Closing Africa’s $100 billion trade finance gap will require coordination across many ecosystem components, especially given the current geopolitical instability and supply chain challenges.

Will the existing trade finance gap, which has reportedly fluctuated between $100 billion and $120 billion over the past three years, narrow, or will the illiquid, growth-oriented nature of emerging market economies make the gap truly Whether it never goes away is often debated. near.

Before 2020 and the COVID-19 pandemic, there were some important advances. The trade finance gap narrowed to $81 billion. If we can get back to those levels, $20-30 billion of investment in the SME sector would be welcome.

But 2022 so far shows no signs of such a recovery. The world looks very different today due to geopolitical uncertainties such as Ukraine, Russia, China and Taiwan.

This is driving up input costs and creating supply chain constraints. Given that much of emerging market debt is dollar-based, this is also putting pressure on the trade finance ecosystem.

This is perfectly highlighted through a case study of a South African client whose core business was disrupted by events in Ukraine.

The sharp increase in input costs and the cascading impact on rising transportation costs required the client to completely restructure its business model.

Absa has increased its import credit facility from R1.8 billion (R) in 2021 to R6.5 billion in 2022 in response to the evolving environment.

As a result, the client increased its market share in Mauritius and the Democratic Republic of the Congo, as well as improved profitability while maintaining its leading position in the South African market.

african trade

Sharp inflation and rising input costs, combined with tightening central banks, could put pressure on emerging market companies that are just beginning to rebuild their balance sheets.

It is paramount to avoid situations where banks start drawing credit when businesses are cash hungry.
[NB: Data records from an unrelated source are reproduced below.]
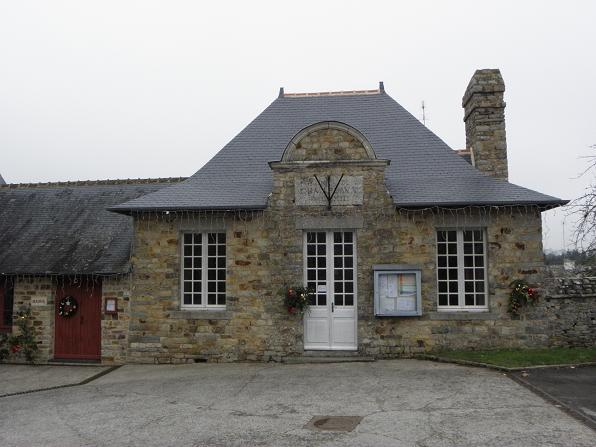 Mairie de Champeaux (35).
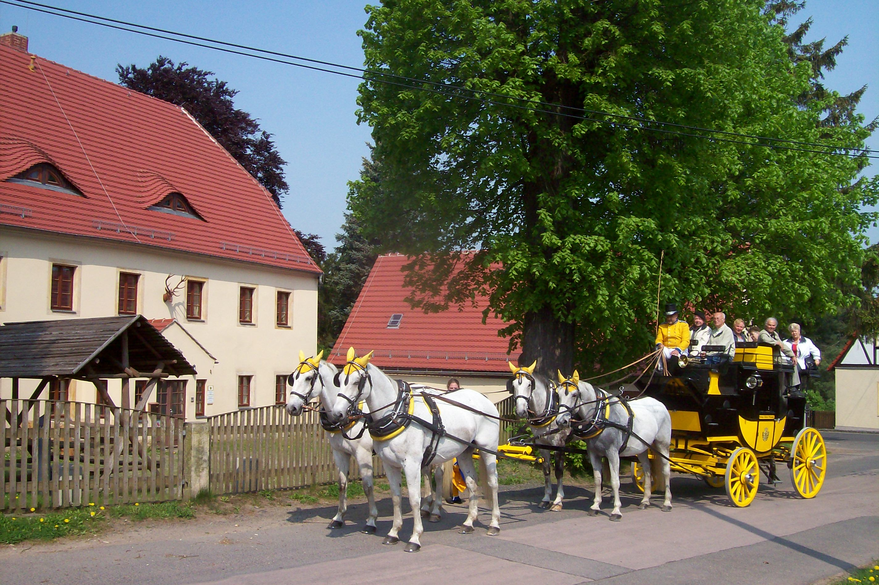 Postkutsche am Forstamt Spechtshausen
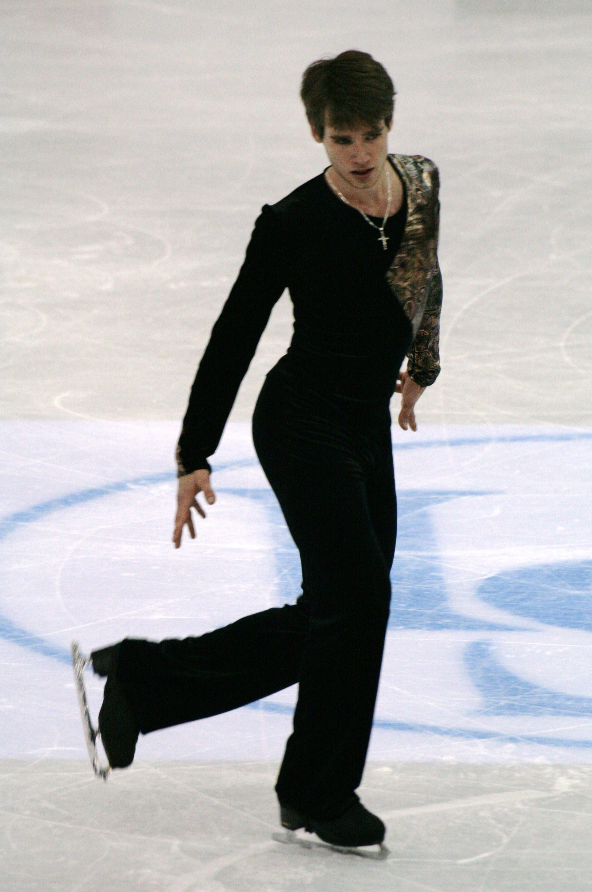 Манол Атанассов (Болгария) на чемпионате мира по фигурному катанию 2012

Especially if these companies are just starting to take advantage of the economic recovery.

It is important to re-emphasize here that trade finance, by its very nature, is less risky than other types of financial assistance to importers and exporters.

According to the African Development Bank (ADB), the average approval rate for trade finance transactions in 2019 was 88%, while the average default rate for trade finance from 2017 to 2019 was 7.5%. loan execution.

In South Africa, this figure was just 2% over the period 2011-2019. This highlights the power of putting liquidity in the right place in the system and shows how economic activity can be unleashed without taking on too much risk.

Fortunately, we live in a world that is constantly evolving, and especially as the African continent develops economically, countries continue to both import and export goods.

In addition, significant progress has been made on digitization, liquidity, financial inclusion and engagement of Development Finance Institutions (DFIs) to enhance Africa’s growth prospects.

Absa chief economist Jeff Gable said:

“International Monetary Fund (IMF) data show that the dollar value of Africa’s exports to the world has increased by more than a third from last year and more than half from pre-pandemic levels.

“Africa has similarly shown significant increases in intra-continental trade volumes, with exports in the first quarter of 2022 up 37% compared to a year ago and more than 40% post-pandemic. ”

african economy

About 60% of banks engaged in trade finance activities in Africa receive some support from DFIs.

This highlights how close the relationship between these parties is and why we are excited about some of the innovation and interest from DFIs who are focusing their time and resources on this market sector. .

For example, ADB recently approved a $175 million regional trade finance facility for eastern and southern Africa. Specifically, “ADB’s strategic effort to support the agenda of the African Continental Free Trade Area to rebuild markets and economies across the region by helping to increase output.” in the services, trade, manufacturing, and natural resources sectors;

The deal is expected to generate a value of $2.1 billion over the next three years.

Absa believes that increasing access to trade finance is one of its most important focus areas and has the potential to unlock vital economic activity at relatively low risk.